On Nov 7, 2013, at 5:42 AM, Alex Kempster <[email protected]> wrote:

> I would like to help develop source code for this project. From my research
> I understand that GnuCash is based on C and GTK+. I know that the code can
> be accessed at:
> 
> http://svn.gnucash.org/repo/gnucash/trunk
> 
> I looked through the FAQ but was unable to find a route in to helping
> develop for this project.
> Can anybody provide information as to a good starting point such as
> code tidying or minor
> 
> patches and modifications? I am a competent C programmer and I have
> dabbled a little bit
> on GTK, SDL and OpenGL. I also have a few years experience working on
> parallelization of
> programs using OpenMP. I realise that GnuCash only runs on a single
> processor core so
> 
> improving the performance of calculations such as large for loops is
> something that I feel
> 
> could enhance the project. Can I add support for using multiple
> processor cores using OpenMP
> 
> and if so, where would be a good place for me to start? Finally, I
> can't find any information on
> 
> setting up development under linux, is there a guide for this or
> general tool-suite that is
> 
> commonly used?
> 
> Thank you for your time!

Welcome!

The usual way for people to start getting involved with any open source 
project, Gnucash
included, is to work on bugs. We have an extensive and diverse collection on 
Gnome's Bugzilla at https://bugzilla.gnome.org/query.cgi.

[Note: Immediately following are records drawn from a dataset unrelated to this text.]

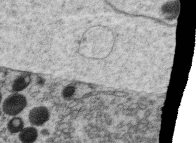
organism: C. elegans
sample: C. elegans oocyte; sperm cells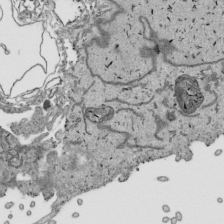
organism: Human
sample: Mitochondria in HCT116 cells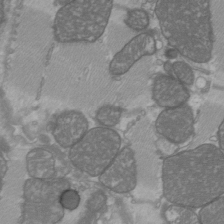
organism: C57BL Mouse
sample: Heart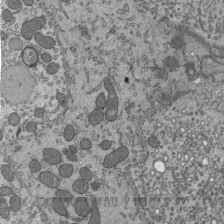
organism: Mouse
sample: Mouse epididymis efferent ductule cilia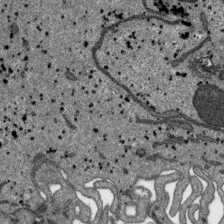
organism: Human
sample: Lung epithelial cells, uninfected (mock) control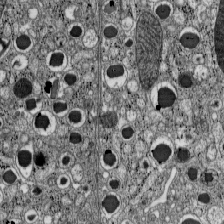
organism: C57BL Mouse
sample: Pancreatic islet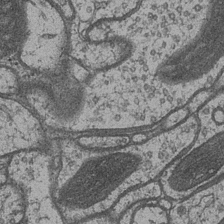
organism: Drosophila
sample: Optic medulla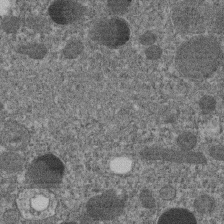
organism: C. elegans
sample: C. elegans embryo early stage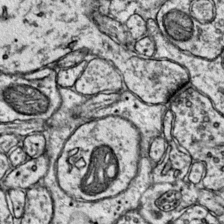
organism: Mouse
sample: Primary visual cortex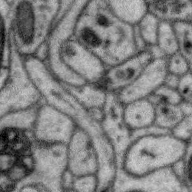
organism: Zebra finch
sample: Brain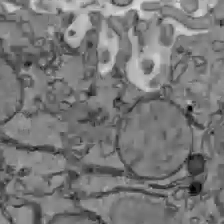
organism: C57BL Mouse
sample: Liver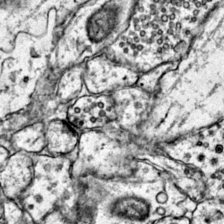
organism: Mouse
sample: Primary visual cortex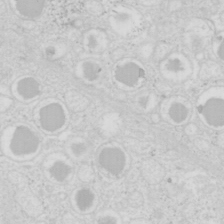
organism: Mouse
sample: Pancreas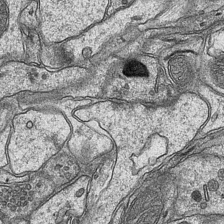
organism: Mouse
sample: CA1 Hippocampus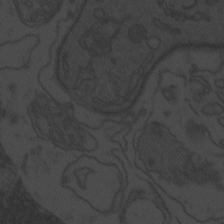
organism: Zebrafish
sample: Macrophage infected with Toxoplasma gondii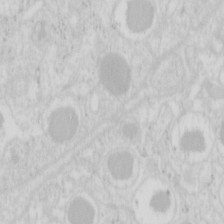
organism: Mouse
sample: Pancreas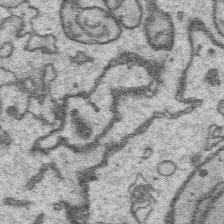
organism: Platynereis dumerilii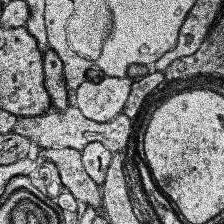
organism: Human
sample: Temporal Lobe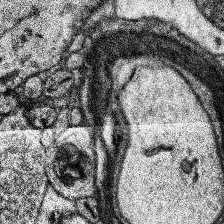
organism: Human
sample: Temporal Lobe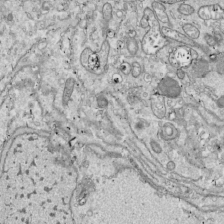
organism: Drosophila
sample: Cell division; meiosis; drosophila spermatocytes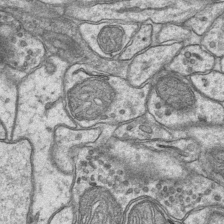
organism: Mouse
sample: CA1 Hippocampus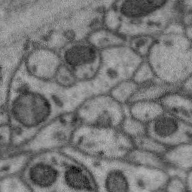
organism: Zebra finch
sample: Brain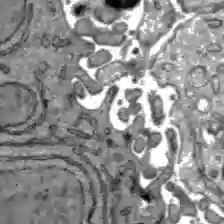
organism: C57BL Mouse
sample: Liver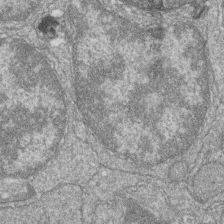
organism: Zebrafish
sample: Cilia; retinal pigment epithelium

Select Gnucash from 
the project list and pick a subsystem to narrow the list a bit, then click on 
"search".

Before you start coding, you should familiarize yourself with our development 
environment, process, coding standards, and so on. Please read 
http://wiki.gnucash.org/wiki/Development and 
http://wiki.gnucash.org/wiki/Development_Process and the linked pages.

Some future plans -- modulated by our significant shortage of programmer time 
-- can be found at http://wiki.gnucash.org/wiki/Roadmap.

We are now in the final couple of months of releasing our next minor version, 
2.6, so any significant changes will have to wait for that to stabilize and 
branch, which we usually do about 3 months and bug-fix releases after the 
initial release. That doesn't mean you can't start on anything major until 
then, just that it has to live on a branch until then.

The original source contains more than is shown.